Since going public nearly two years ago, the members club chain Soho House has endured a sharp decline in its stock price, economic turmoil and a short seller declaring that its shares are worthless.
But the company’s chief executive, Andrew Carnie, insists it is on the right track — even as its main shareholders consider taking the business private again.
“There’s no looking back,” Mr. Carnie said in an interview. “We’ve been pretty consistent over the past 12 months in delivering results.”
The company released its latest quarterly financial results on Friday, reporting that it lost $118 million last year, down from a loss of $220.6 million in 2022. Using the pro forma earnings measure known as adjusted EBITDA, which excludes some expenses, it doubled its profit to $128 million.
The results come amid a shift in strategy since the company’s initial public offering in July 2021.
Back then, the company was still navigating pandemic-related restrictions and said it was focused on new offerings like digital memberships in countries without clubs, as well as its nascent co-working business.
Soho House now believes its core business of high-end private clubs in major cities is enough to deliver the robust growth demanded by the stock markets and maintain its cool reputation.
Soho House has continued to grow. Over the last year, it has opened locations in Mexico City; Portland, Ore.; and other cities. It operates 43 houses and has a membership waiting list of more than 100,000 people.

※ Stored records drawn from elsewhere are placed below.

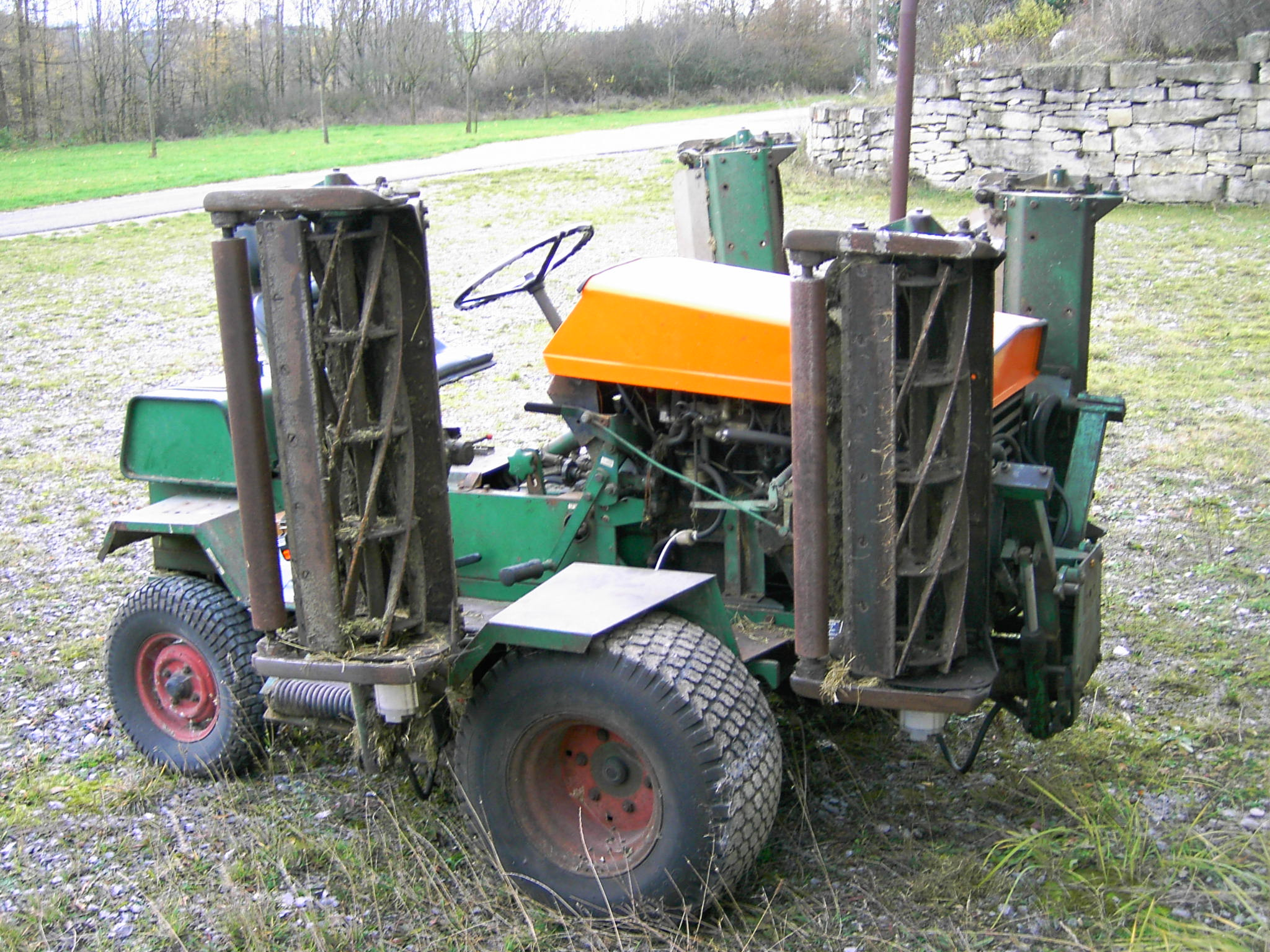 Aufsitz-Spindelmäher von Ransomes, Aufsitzrasenmäher, Rasentraktor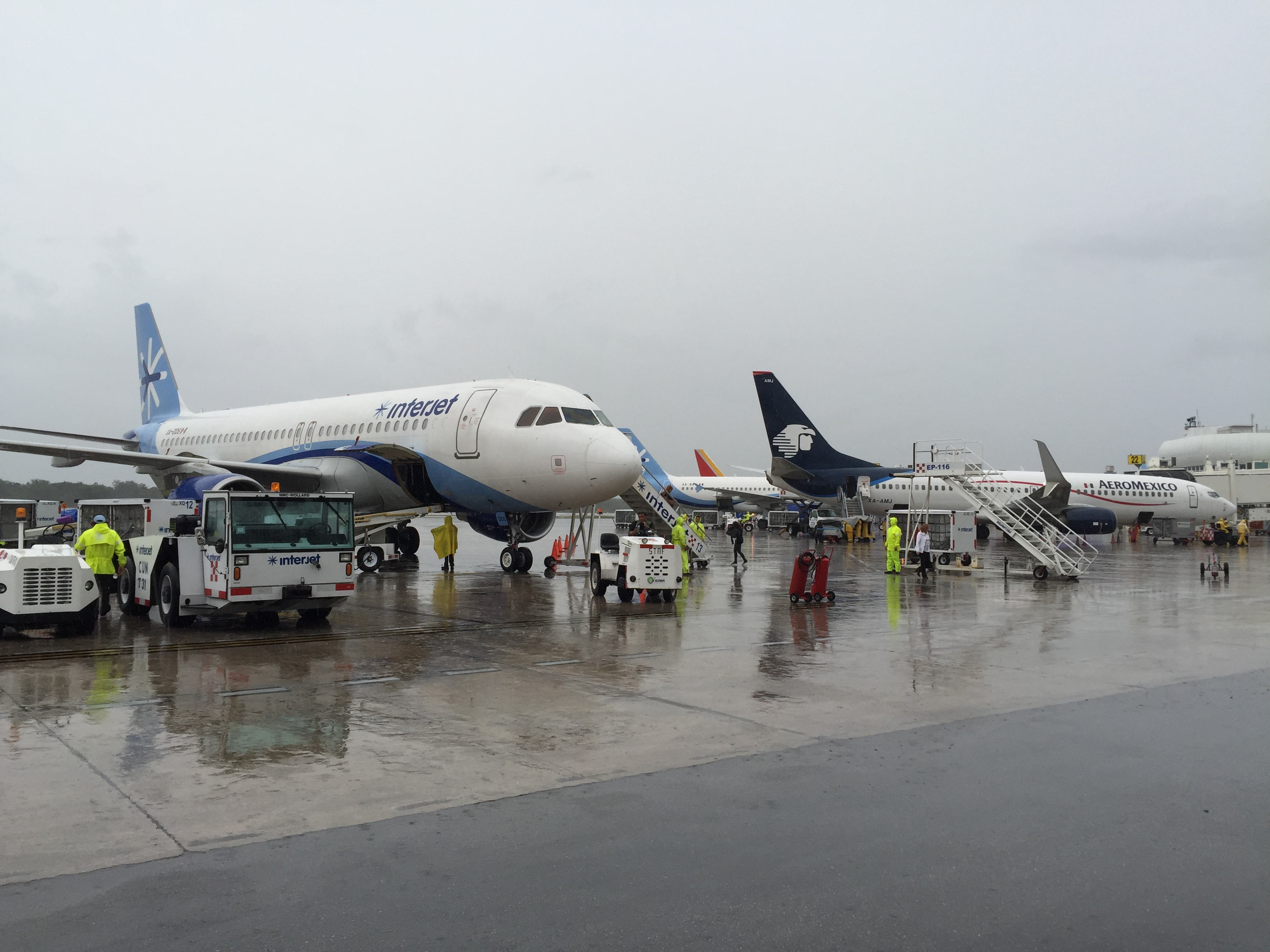 Aviones en el Aeropuerto Internacional de Cancún.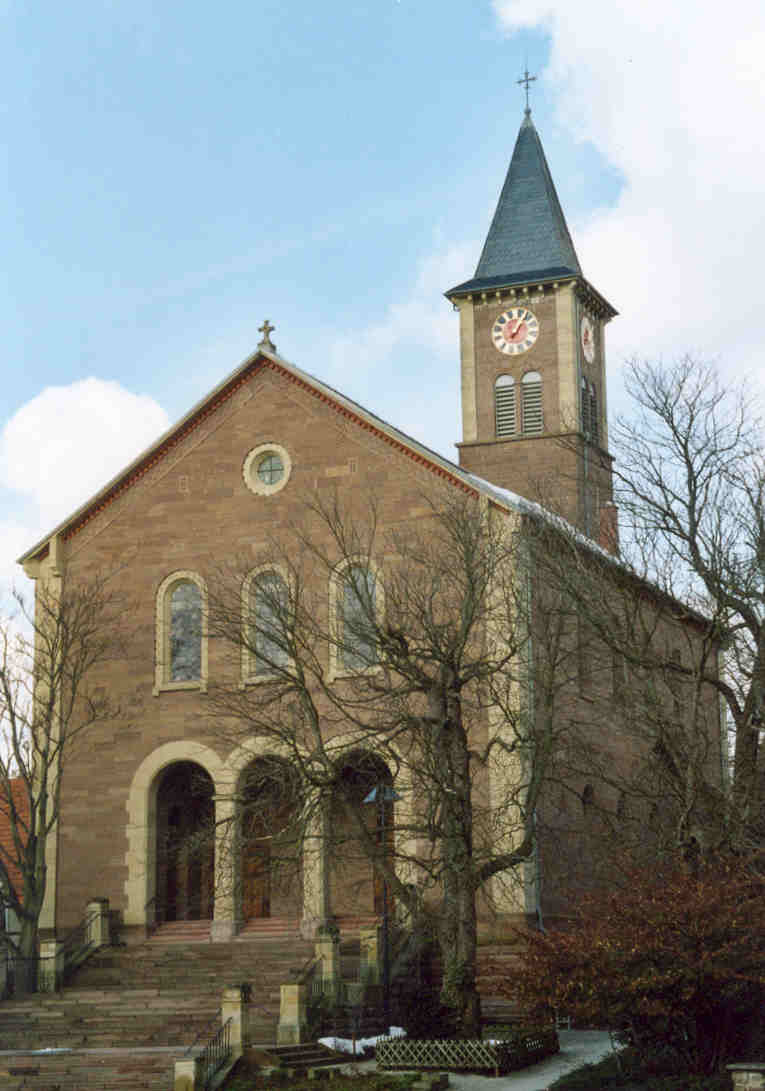 Evangelische Kirche in Bauschlott, Gemeinde Neulingen, Enzkreis, Baden-Württemberg; erbaut 1838 nach Entwurf von Heinrich Hübsch (Karlsruhe) im Stil des Klassizismus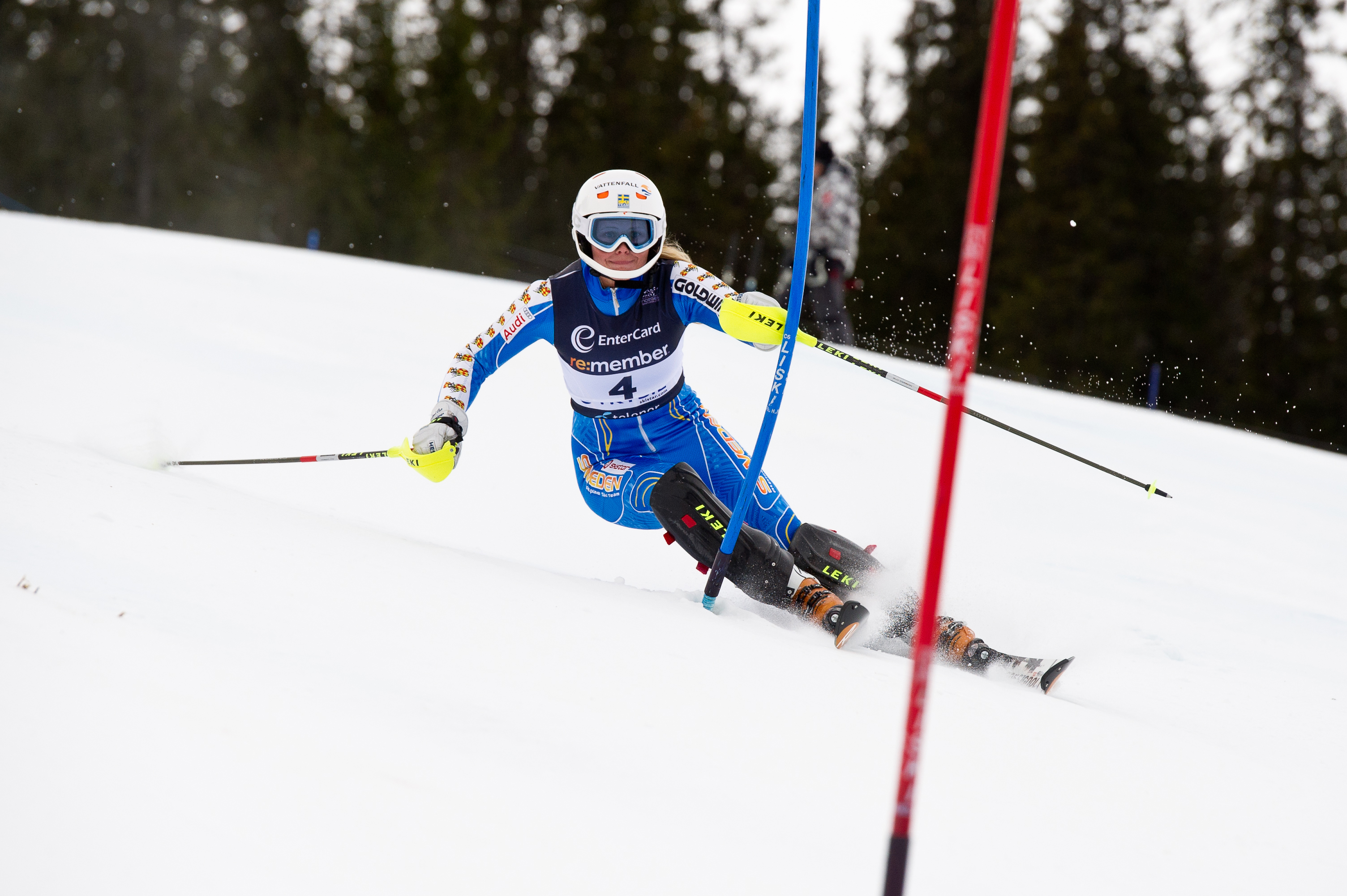 Nr. 10 Nathalie Eklund i NM i slalåm i Trysil 27. mars 2011. Foto: Ola Matsson

In its results on Friday, Soho House reported rises in revenues both from membership fees and spending at its houses.
But the company’s stock is down nearly 60 percent from its initial offering price. Developer partners have been hurt by the decline of commercial real estate and an increase in labor costs. And in November, the company blamed bad weather and the temporary closure of its location in Tel Aviv for disappointing quarterly results.
The earnings announcement on Friday will be closely scrutinized in light of a report last month by the short-seller Glasshouse Research that derided the company as having a “broken business model and terrible accounting” and compared it to WeWork. Short sellers profit from declines in a company’s stock price.
“The report is pretty false and inaccurate,” Mr. Carnie said. “The way it was written, it was designed to grab headlines.” (Soho House’s stock price dipped after the report was published, but it has largely recovered.)
A bigger question is what Soho House’s biggest shareholders, including the billionaire Ron Burkle, have in mind for the company. In its rebuttal of the Glasshouse report, Soho House disclosed that a special committee of its board was weighing potential transactions, including taking the company private.
Mr. Carnie declined to comment on those deliberations, but said he would be happy to keep running Soho House as a publicly traded company.
“There are no regrets,” he said. “I’m really happy with our progress over the last 12 months.”